2- the thyroid develops from ?

a- ectoderm
b- mesoderm
c- dorsal pharyngeal gut endoderm
d- ventral pharyngeal gut endoderm

answer : D

3- screening method for medullary carcinoma of thyroid ?

a- serum calcitonin
b- serum calcium
c- serum ALP
d- serum acid phosphatase

answer : A

4- medullary carcinoma of thyroid arises from ?

a- parafollicular cells
b- cells lining the acini
c- capsule of thyroid
d- stroma of the gland

answer : A

5- which of the following is/are used in the management of thyroid malignancy?

a- Iodine 131
b- Iodine 125
c- Technitium 99
d- Phosphorus 32
e- strontium

answer is A

6- characteristic eye sign in dysthyroid status ?

a- exopthalmos
b- ptosis
c- optic neuropathy
d- myopathy

answer : A

7- hurthle cells are seen in ?

a- hashimoto's thyroiditis
b- follicular cell carcinoma
c- hurthle cell thyroid adenoma
d- all the above

answer is D

8- C cells populate which part of the lateral lobe of the thyroid ?

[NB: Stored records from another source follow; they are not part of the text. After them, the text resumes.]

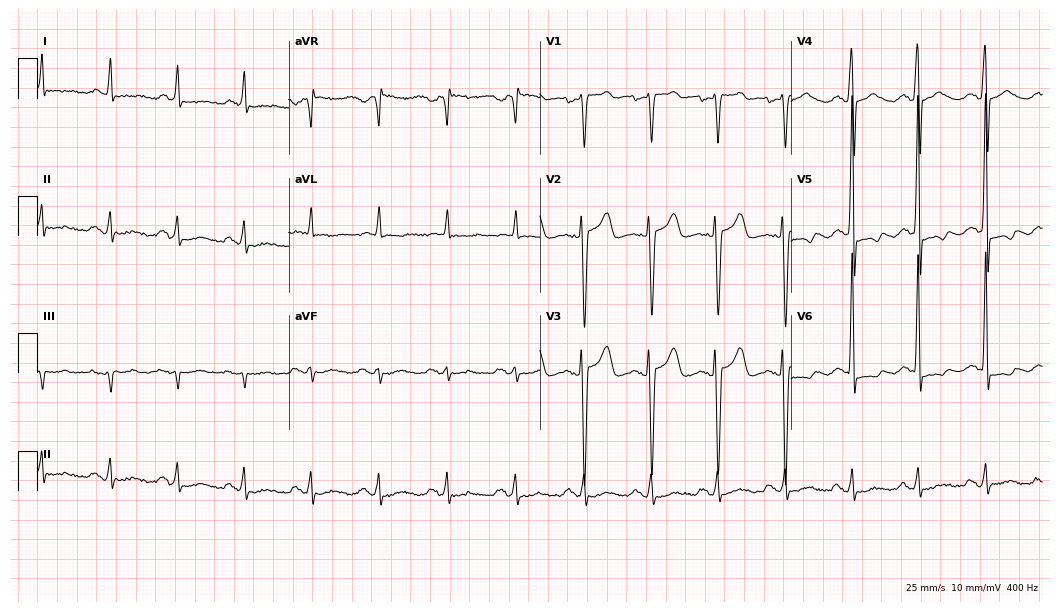
ECG (10.2-second recording at 400 Hz) — a male, 48 years old. Screened for six findings — first-degree AV block, right bundle branch block, left bundle branch block, sinus bradycardia, atrial fibrillation, sinus tachycardia — none is recorded. Other findings, if any, are not listed.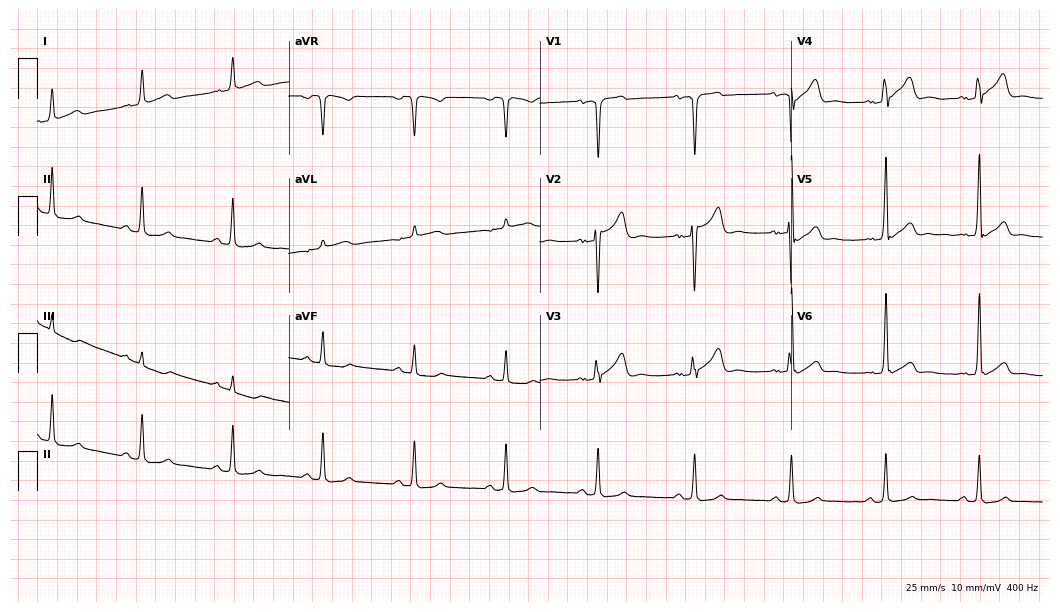
Resting 12-lead electrocardiogram (10.2-second recording at 400 Hz). Patient: a 39-year-old male. Read as a normal ECG.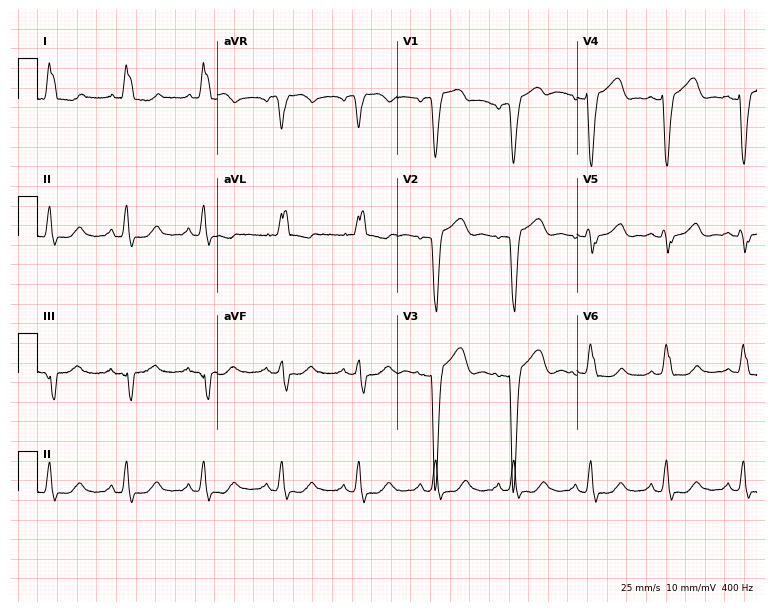
12-lead ECG from a female, 68 years old. Screened for six findings — first-degree AV block, right bundle branch block, left bundle branch block, sinus bradycardia, atrial fibrillation, sinus tachycardia — none is recorded. Other findings, if any, are not listed.

a- upper one-third of the lateral lobe of thyroid
b- middle one-third of the lateral lobe of thyroid
c- lower one-third of the lateral lobe of the thyroid
d- distributed equally all over the lateral lobe of the thyroid

answer :B

9- pick out the correct statements .

a- the external laryngeal nerve runs close to the superior thyroid artery .
b- the recurrent laryngeal nerve runs close to the inferior thyroid artery .
c- the external laryngeal nerve runs close to the inferior thyroid artery .
d- the recurrent laryngeal nerve runs close to the superior thyroid artery .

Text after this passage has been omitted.